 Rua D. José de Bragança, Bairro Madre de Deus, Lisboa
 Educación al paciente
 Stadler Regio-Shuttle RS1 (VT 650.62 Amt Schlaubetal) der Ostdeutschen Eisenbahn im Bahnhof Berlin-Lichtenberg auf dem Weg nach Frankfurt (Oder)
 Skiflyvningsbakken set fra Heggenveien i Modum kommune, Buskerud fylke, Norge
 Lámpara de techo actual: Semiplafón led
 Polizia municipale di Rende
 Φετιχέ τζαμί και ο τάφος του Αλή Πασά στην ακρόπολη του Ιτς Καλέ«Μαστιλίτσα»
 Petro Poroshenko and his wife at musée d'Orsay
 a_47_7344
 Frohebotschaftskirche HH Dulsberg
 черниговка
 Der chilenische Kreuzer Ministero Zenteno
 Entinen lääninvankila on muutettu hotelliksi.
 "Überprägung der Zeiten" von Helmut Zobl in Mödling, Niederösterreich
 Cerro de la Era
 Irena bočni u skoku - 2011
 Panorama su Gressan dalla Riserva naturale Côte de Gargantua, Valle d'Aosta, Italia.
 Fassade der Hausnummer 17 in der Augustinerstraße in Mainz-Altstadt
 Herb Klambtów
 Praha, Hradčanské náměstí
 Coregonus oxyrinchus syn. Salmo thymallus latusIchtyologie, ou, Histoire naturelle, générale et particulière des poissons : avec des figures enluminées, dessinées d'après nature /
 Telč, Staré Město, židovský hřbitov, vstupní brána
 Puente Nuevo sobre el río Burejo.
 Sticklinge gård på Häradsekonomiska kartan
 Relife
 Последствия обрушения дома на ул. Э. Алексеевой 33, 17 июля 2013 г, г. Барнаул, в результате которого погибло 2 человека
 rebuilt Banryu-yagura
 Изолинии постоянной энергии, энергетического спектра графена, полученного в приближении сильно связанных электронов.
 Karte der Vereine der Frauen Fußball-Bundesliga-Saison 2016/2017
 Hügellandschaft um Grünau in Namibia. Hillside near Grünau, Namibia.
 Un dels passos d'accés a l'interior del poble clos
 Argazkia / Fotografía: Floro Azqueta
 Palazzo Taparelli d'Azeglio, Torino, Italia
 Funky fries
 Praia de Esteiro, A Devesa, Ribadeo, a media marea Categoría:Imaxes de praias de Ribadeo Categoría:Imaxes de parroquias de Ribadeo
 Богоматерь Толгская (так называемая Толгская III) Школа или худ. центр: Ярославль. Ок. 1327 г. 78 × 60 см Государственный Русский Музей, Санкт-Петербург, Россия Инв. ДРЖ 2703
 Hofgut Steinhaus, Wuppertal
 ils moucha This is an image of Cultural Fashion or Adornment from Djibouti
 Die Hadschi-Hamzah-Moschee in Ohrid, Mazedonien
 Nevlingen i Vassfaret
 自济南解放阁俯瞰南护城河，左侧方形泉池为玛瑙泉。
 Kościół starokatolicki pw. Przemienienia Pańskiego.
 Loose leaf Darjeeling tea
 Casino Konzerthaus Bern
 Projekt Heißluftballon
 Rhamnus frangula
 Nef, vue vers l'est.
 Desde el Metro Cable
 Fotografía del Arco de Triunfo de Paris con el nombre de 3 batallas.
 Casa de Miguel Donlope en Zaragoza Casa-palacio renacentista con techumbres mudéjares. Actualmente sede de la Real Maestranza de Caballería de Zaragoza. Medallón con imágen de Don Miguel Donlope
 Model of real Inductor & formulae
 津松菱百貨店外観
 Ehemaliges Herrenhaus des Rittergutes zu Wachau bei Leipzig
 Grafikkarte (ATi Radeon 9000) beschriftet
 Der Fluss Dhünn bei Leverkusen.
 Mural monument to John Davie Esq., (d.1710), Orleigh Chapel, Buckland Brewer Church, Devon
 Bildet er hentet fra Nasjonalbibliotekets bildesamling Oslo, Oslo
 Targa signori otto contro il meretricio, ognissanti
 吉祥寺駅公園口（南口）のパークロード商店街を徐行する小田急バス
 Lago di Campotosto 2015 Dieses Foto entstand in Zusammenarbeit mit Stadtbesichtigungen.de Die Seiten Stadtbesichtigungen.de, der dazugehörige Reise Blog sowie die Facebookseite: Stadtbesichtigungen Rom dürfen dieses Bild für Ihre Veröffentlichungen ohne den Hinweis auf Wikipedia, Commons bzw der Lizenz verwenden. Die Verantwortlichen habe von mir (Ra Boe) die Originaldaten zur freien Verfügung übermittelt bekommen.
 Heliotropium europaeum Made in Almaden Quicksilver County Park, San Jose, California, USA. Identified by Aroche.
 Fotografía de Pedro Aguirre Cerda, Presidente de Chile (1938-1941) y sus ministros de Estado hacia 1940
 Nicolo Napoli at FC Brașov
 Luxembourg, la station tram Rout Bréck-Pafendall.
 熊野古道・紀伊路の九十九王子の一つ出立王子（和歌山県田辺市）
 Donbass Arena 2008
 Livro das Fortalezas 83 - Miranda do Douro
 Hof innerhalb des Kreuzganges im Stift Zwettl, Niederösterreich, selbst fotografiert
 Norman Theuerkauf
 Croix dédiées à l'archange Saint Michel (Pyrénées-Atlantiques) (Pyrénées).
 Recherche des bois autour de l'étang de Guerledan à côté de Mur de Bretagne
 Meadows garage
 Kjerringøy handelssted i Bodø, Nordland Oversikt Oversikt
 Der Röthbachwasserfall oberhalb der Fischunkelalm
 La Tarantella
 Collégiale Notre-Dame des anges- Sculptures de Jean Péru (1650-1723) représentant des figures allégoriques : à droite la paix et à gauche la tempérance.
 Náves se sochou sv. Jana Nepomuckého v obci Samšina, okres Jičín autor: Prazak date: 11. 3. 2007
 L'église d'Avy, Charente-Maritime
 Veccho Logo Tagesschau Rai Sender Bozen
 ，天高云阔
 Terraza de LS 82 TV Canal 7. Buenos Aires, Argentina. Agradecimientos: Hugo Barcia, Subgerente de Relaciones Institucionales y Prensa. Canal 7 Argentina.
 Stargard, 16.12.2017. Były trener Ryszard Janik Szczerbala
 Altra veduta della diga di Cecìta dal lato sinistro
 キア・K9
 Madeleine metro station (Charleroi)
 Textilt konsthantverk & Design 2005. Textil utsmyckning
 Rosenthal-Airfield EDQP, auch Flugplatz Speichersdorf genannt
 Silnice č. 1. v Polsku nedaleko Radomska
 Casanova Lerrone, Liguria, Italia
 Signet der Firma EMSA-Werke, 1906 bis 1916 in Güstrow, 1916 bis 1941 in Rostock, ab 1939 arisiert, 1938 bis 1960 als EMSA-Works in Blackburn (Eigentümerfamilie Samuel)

◆ Action item
Transcribe the entire listing above exactly.

◆ Answer to this exercise
 Rua D. José de Bragança, Bairro Madre de Deus, Lisboa
 Educación al paciente
 Stadler Regio-Shuttle RS1 (VT 650.62 Amt Schlaubetal) der Ostdeutschen Eisenbahn im Bahnhof Berlin-Lichtenberg auf dem Weg nach Frankfurt (Oder)
 Skiflyvningsbakken set fra Heggenveien i Modum kommune, Buskerud fylke, Norge
 Lámpara de techo actual: Semiplafón led
 Polizia municipale di Rende
 Φετιχέ τζαμί και ο τάφος του Αλή Πασά στην ακρόπολη του Ιτς Καλέ«Μαστιλίτσα»
 Petro Poroshenko and his wife at musée d'Orsay
 a_47_7344
 Frohebotschaftskirche HH Dulsberg
 черниговка
 Der chilenische Kreuzer Ministero Zenteno
 Entinen lääninvankila on muutettu hotelliksi.
 "Überprägung der Zeiten" von Helmut Zobl in Mödling, Niederösterreich
 Cerro de la Era
 Irena bočni u skoku - 2011
 Panorama su Gressan dalla Riserva naturale Côte de Gargantua, Valle d'Aosta, Italia.
 Fassade der Hausnummer 17 in der Augustinerstraße in Mainz-Altstadt
 Herb Klambtów
 Praha, Hradčanské náměstí
 Coregonus oxyrinchus syn. Salmo thymallus latusIchtyologie, ou, Histoire naturelle, générale et particulière des poissons : avec des figures enluminées, dessinées d'après nature /
 Telč, Staré Město, židovský hřbitov, vstupní brána
 Puente Nuevo sobre el río Burejo.
 Sticklinge gård på Häradsekonomiska kartan
 Relife
 Последствия обрушения дома на ул. Э. Алексеевой 33, 17 июля 2013 г, г. Барнаул, в результате которого погибло 2 человека
 rebuilt Banryu-yagura
 Изолинии постоянной энергии, энергетического спектра графена, полученного в приближении сильно связанных электронов.
 Karte der Vereine der Frauen Fußball-Bundesliga-Saison 2016/2017
 Hügellandschaft um Grünau in Namibia. Hillside near Grünau, Namibia.
 Un dels passos d'accés a l'interior del poble clos
 Argazkia / Fotografía: Floro Azqueta
 Palazzo Taparelli d'Azeglio, Torino, Italia
 Funky fries
 Praia de Esteiro, A Devesa, Ribadeo, a media marea Categoría:Imaxes de praias de Ribadeo Categoría:Imaxes de parroquias de Ribadeo
 Богоматерь Толгская (так называемая Толгская III) Школа или худ. центр: Ярославль. Ок. 1327 г. 78 × 60 см Государственный Русский Музей, Санкт-Петербург, Россия Инв. ДРЖ 2703
 Hofgut Steinhaus, Wuppertal
 ils moucha This is an image of Cultural Fashion or Adornment from Djibouti
 Die Hadschi-Hamzah-Moschee in Ohrid, Mazedonien
 Nevlingen i Vassfaret
 自济南解放阁俯瞰南护城河，左侧方形泉池为玛瑙泉。
 Kościół starokatolicki pw. Przemienienia Pańskiego.
 Loose leaf Darjeeling tea
 Casino Konzerthaus Bern
 Projekt Heißluftballon
 Rhamnus frangula
 Nef, vue vers l'est.
 Desde el Metro Cable
 Fotografía del Arco de Triunfo de Paris con el nombre de 3 batallas.
 Casa de Miguel Donlope en Zaragoza Casa-palacio renacentista con techumbres mudéjares. Actualmente sede de la Real Maestranza de Caballería de Zaragoza. Medallón con imágen de Don Miguel Donlope
 Model of real Inductor & formulae
 津松菱百貨店外観
 Ehemaliges Herrenhaus des Rittergutes zu Wachau bei Leipzig
 Grafikkarte (ATi Radeon 9000) beschriftet
 Der Fluss Dhünn bei Leverkusen.
 Mural monument to John Davie Esq., (d.1710), Orleigh Chapel, Buckland Brewer Church, Devon
 Bildet er hentet fra Nasjonalbibliotekets bildesamling Oslo, Oslo
 Targa signori otto contro il meretricio, ognissanti
 吉祥寺駅公園口（南口）のパークロード商店街を徐行する小田急バス
 Lago di Campotosto 2015 Dieses Foto entstand in Zusammenarbeit mit Stadtbesichtigungen.de Die Seiten Stadtbesichtigungen.de, der dazugehörige Reise Blog sowie die Facebookseite: Stadtbesichtigungen Rom dürfen dieses Bild für Ihre Veröffentlichungen ohne den Hinweis auf Wikipedia, Commons bzw der Lizenz verwenden. Die Verantwortlichen habe von mir (Ra Boe) die Originaldaten zur freien Verfügung übermittelt bekommen.
 Heliotropium europaeum Made in Almaden Quicksilver County Park, San Jose, California, USA. Identified by Aroche.
 Fotografía de Pedro Aguirre Cerda, Presidente de Chile (1938-1941) y sus ministros de Estado hacia 1940
 Nicolo Napoli at FC Brașov
 Luxembourg, la station tram Rout Bréck-Pafendall.
 熊野古道・紀伊路の九十九王子の一つ出立王子（和歌山県田辺市）
 Donbass Arena 2008
 Livro das Fortalezas 83 - Miranda do Douro
 Hof innerhalb des Kreuzganges im Stift Zwettl, Niederösterreich, selbst fotografiert
 Norman Theuerkauf
 Croix dédiées à l'archange Saint Michel (Pyrénées-Atlantiques) (Pyrénées).
 Recherche des bois autour de l'étang de Guerledan à côté de Mur de Bretagne
 Meadows garage
 Kjerringøy handelssted i Bodø, Nordland Oversikt Oversikt
 Der Röthbachwasserfall oberhalb der Fischunkelalm
 La Tarantella
 Collégiale Notre-Dame des anges- Sculptures de Jean Péru (1650-1723) représentant des figures allégoriques : à droite la paix et à gauche la tempérance.
 Náves se sochou sv. Jana Nepomuckého v obci Samšina, okres Jičín autor: Prazak date: 11. 3. 2007
 L'église d'Avy, Charente-Maritime
 Veccho Logo Tagesschau Rai Sender Bozen
 ，天高云阔
 Terraza de LS 82 TV Canal 7. Buenos Aires, Argentina. Agradecimientos: Hugo Barcia, Subgerente de Relaciones Institucionales y Prensa. Canal 7 Argentina.
 Stargard, 16.12.2017. Były trener Ryszard Janik Szczerbala
 Altra veduta della diga di Cecìta dal lato sinistro
 キア・K9
 Madeleine metro station (Charleroi)
 Textilt konsthantverk & Design 2005. Textil utsmyckning
 Rosenthal-Airfield EDQP, auch Flugplatz Speichersdorf genannt
 Silnice č. 1. v Polsku nedaleko Radomska
 Casanova Lerrone, Liguria, Italia
 Signet der Firma EMSA-Werke, 1906 bis 1916 in Güstrow, 1916 bis 1941 in Rostock, ab 1939 arisiert, 1938 bis 1960 als EMSA-Works in Blackburn (Eigentümerfamilie Samuel)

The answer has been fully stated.